After Napoleon’s fall, David went into exile in Brussels, where he took to painting erotic mythological subjects of a kind he had previously disdained. This depiction of Cupid and his lover Psyche, a star attraction at the Cleveland Museum of Art, feels almost improperly sexy. But David’s cool neoclassicism could make anything appropriate — even orgies of bloodletting.

Psyche, in Greek mythology, was a mortal girl of such extraordinary beauty that she aroused the jealousy of Venus. The goddess of love ordered her son, Cupid, to sabotage Psyche’s chance at happiness by instilling in her a passion for a depraved man. Inevitably, however, Cupid fell in love with her. He installed her in a palace where he visited her each night to make love, insisting only that she not try to look at him or discover his identity.

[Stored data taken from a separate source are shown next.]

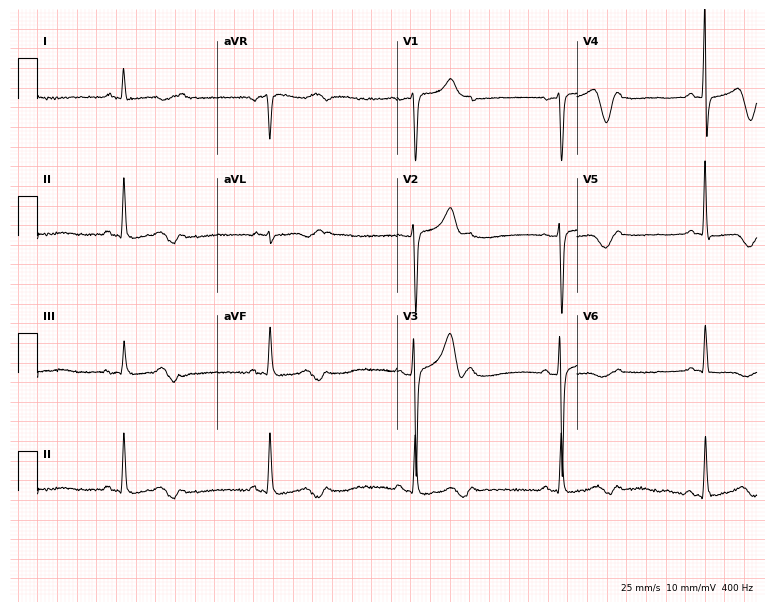
ECG — a 60-year-old male. Findings include first-degree AV block, right bundle branch block (RBBB), sinus bradycardia (a sinus rate of 50 beats per minute or less).
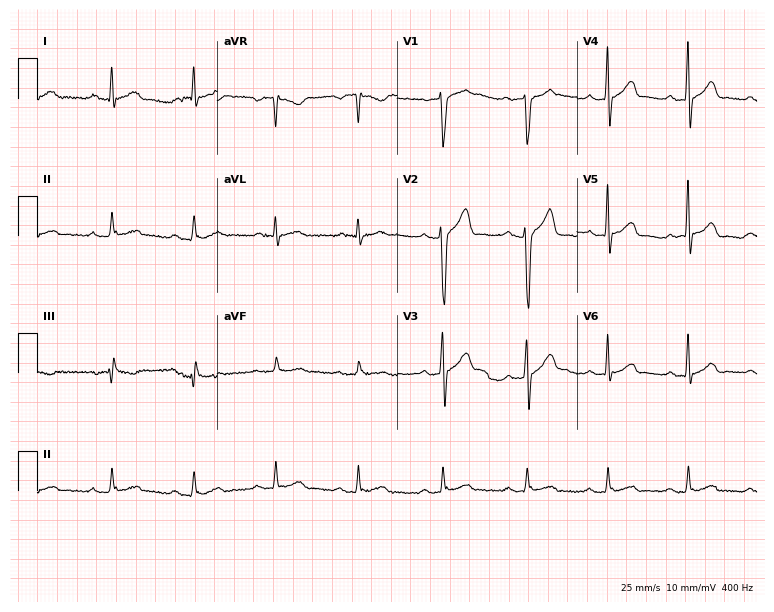
Resting 12-lead electrocardiogram (7.3-second recording at 400 Hz). Patient: a 36-year-old man. Read as a normal ECG.
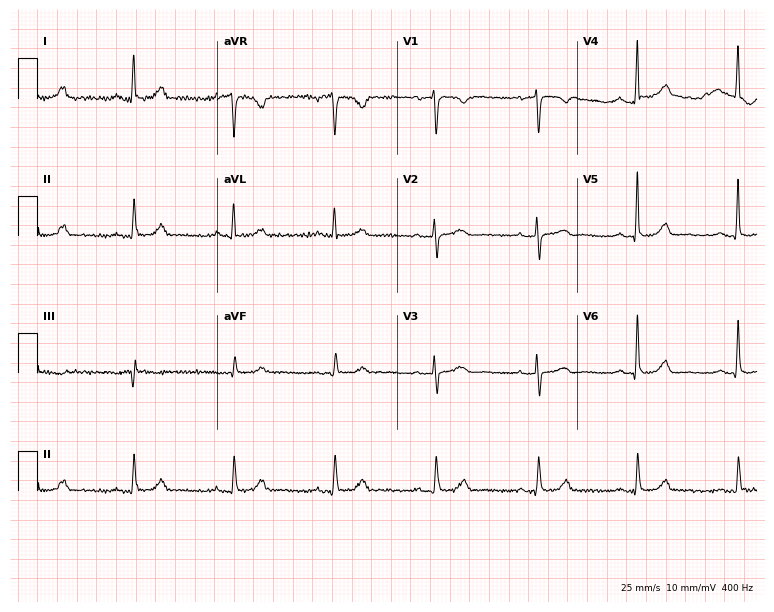
Electrocardiogram (7.3-second recording at 400 Hz), a 59-year-old female patient. Overall reading on record: normal ECG.
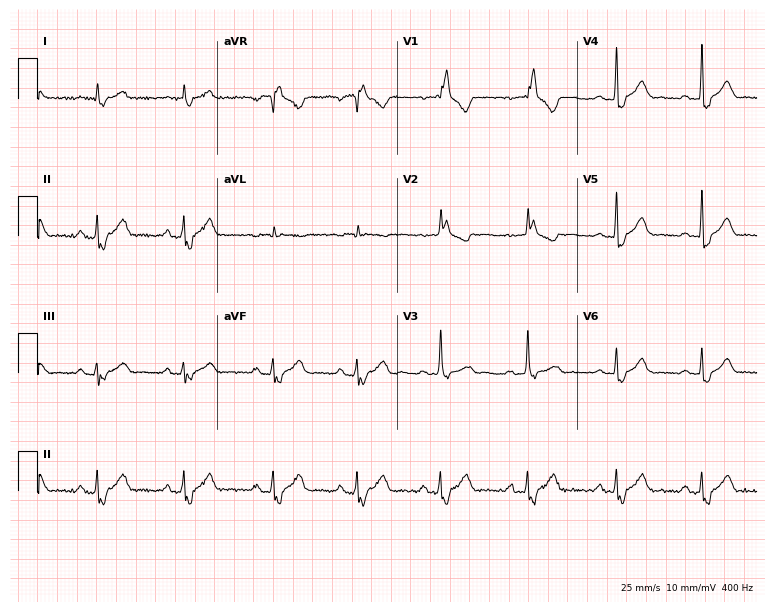
12-lead ECG (7.3-second recording at 400 Hz) from a female, 50 years old. Findings include right bundle branch block.
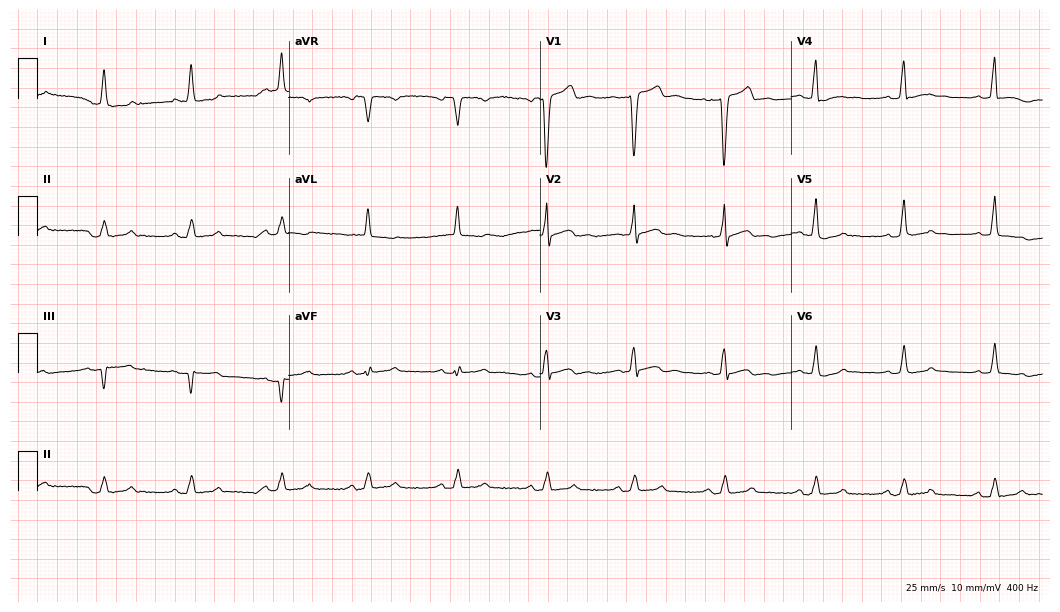
ECG — an 82-year-old female patient. Screened for six findings — first-degree AV block, right bundle branch block, left bundle branch block, sinus bradycardia, atrial fibrillation, sinus tachycardia — none is recorded. Other findings, if any, are not listed.
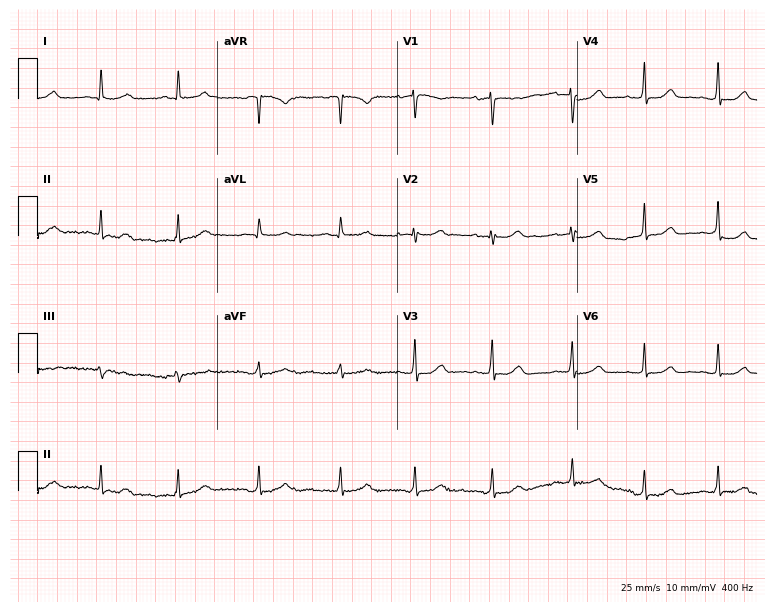
Resting 12-lead electrocardiogram (7.3-second recording at 400 Hz). Patient: a 61-year-old female. None of these six findings is recorded: first-degree AV block, right bundle branch block, left bundle branch block, sinus bradycardia, atrial fibrillation, sinus tachycardia. Findings outside these six are not listed.
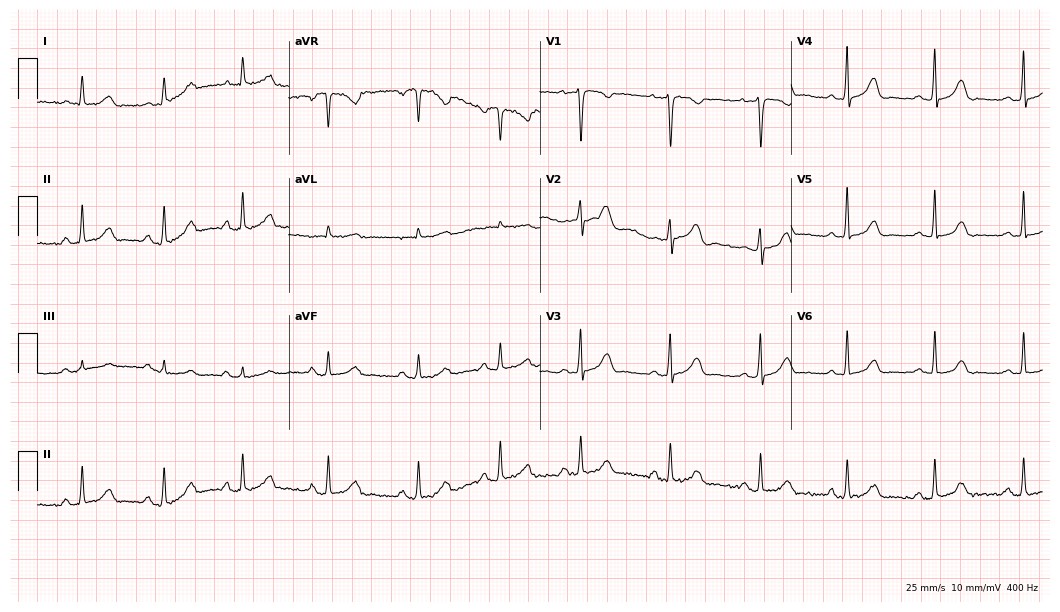
Resting 12-lead electrocardiogram (10.2-second recording at 400 Hz). Patient: a 40-year-old female. Read as a normal ECG.

As if channeling the spirit of the libertines who thrived during the Ancien Régime, David chose to paint a kind of joke picture: Cupid — depicted here not as a winged cherub but as a Caravaggio-style street kid with a fit body and laborer’s tan — is trying to leave the canopied, Empire-style bed of the sexually satisfied, slumbering Psyche. He looks straight out at the viewer with a lecherous smirk as he tries to dislodge her luminously white limbs without waking her. But perhaps the joke is on him? His heel is caught in the bedsheets, and it seems certain she will be disturbed, open her eyes, see his wings, and guess his divine identity.

David seems to have based his image on a version of the myth told by the Greek poet Moschus. In that version, Cupid is described as a mischievous rogue or (as the Cleveland museum’s website puts it) “a mean-spirited brat with dark skin, flashing eyes, and curly hair.” Certainly, the god seems crassly proud of his conquest. (Other artists painting or sculpting the subject tended to show the lovers in a romantic swoon.)

In ancient Greek, Psyche means butterfly (and soul). You may already have spotted the butterfly hovering over the young couple. Another butterfly, recognized as a symbol of the freedom of the soul and mortality, forms part of the decoration of the bed’s blue-and-gold base.

Psyche is smoothly idealized, unlike Cupid with his dimpled cheek, shaved mustache and downturned eyes. It’s as if he were the mortal and she the god. She was in fact admitted, at Cupid’s pleading, to the pantheon of immortals on Olympus. (Keats, in “Ode to Psyche,” described her as the “latest born and loveliest vision far/ Of all Olympus’ faded hierarchy!”)

One of the points of continuing to revere the ancient gods in a censorious, monotheistic age was to permit people to see (and write poems about) what was otherwise forbidden. If, in the early 19th century, that meant painting hot young bodies in bed together, so be it. David was just fulfilling a commission.